Are edge-vertex graphs of polytopes (decent) expanders?

This question is inspired by the polynomial Hirsch conjecture (PHC). Given a $n$-facet polytope $P$ in $\mathbb R^d$, is the spectral gap of its edge-vertex graph (call it $G$) lower bounded by $\Omega(1/\mathrm{poly}(n))$? Note that the cycle graph on $n$ vertices shows that, even for $d=2$, the spectral gap could be as small as $O(1/\mathrm{poly}(n))$; so the conjectured bound--if true--would be almost tight.

A yes answer would imply the PHC. In fact, it would also imply that linear programs can be solved efficiently by just a random walk on the polytope vertices, and this algorithm is not even paying much attention to the objective function! This seems too good to be true.

So, what is the status of this problem: open (like PHC), or false?
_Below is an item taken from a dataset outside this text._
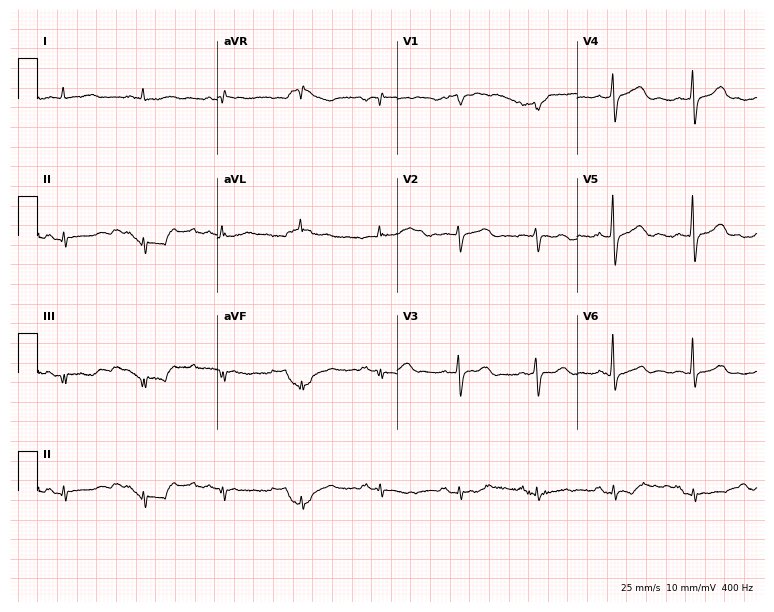
Resting 12-lead electrocardiogram. Patient: a 77-year-old female. Read as a normal ECG.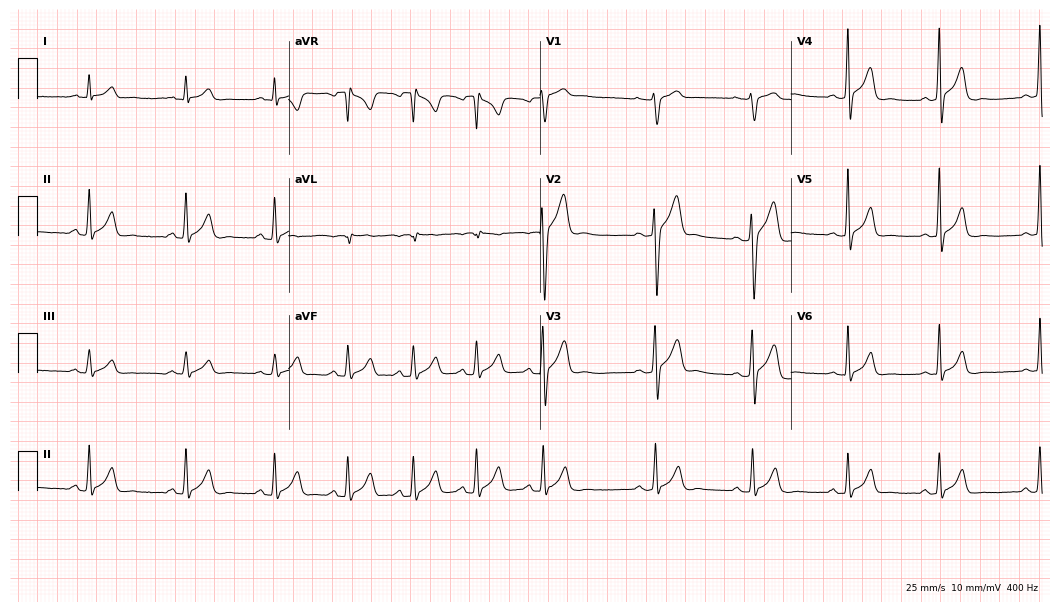
Electrocardiogram, a 21-year-old male patient. Overall reading on record: normal ECG.

If false, are there simple counterexamples?

Note: I just realized about the usual complications involved in defining expanders: $G$ need not be regular or bipartite. I hope that both of these technical issues can be overcome using standard ways, and that, in particular, they do not make my question trivial. (Please correct me if I am wrong!)

• Can someone explain how this question is related to the new subexponential lower bounds for randomized pivoting rules for the simplex algorithm? Oliver Friedmann, Thomas Dueholm Hansen, and Uri Zwick. 2011. Subexponential lower bounds for randomized pivoting rules for the simplex algorithm. In Proceedings of the 43rd annual ACM symposium on Theory of computing (STOC '11). ACM, New York, NY, USA, 283-292. DOI=10.1145/1993636.1993675 doi.acm.org/10.1145/1993636.1993675 – Tyson Williams Dec 11 '11 at 15:49

In general it is not true: Consider two dual- to cyclic d-polytopes with n facets each and merge them along a vertex. (This is the dual operation of gluing two polutops). The number of vertices will be like $n^{[d/2]}$ and the spectrual gap will be roughly 1 over this. (You can use d edges to separete the graph into two parts.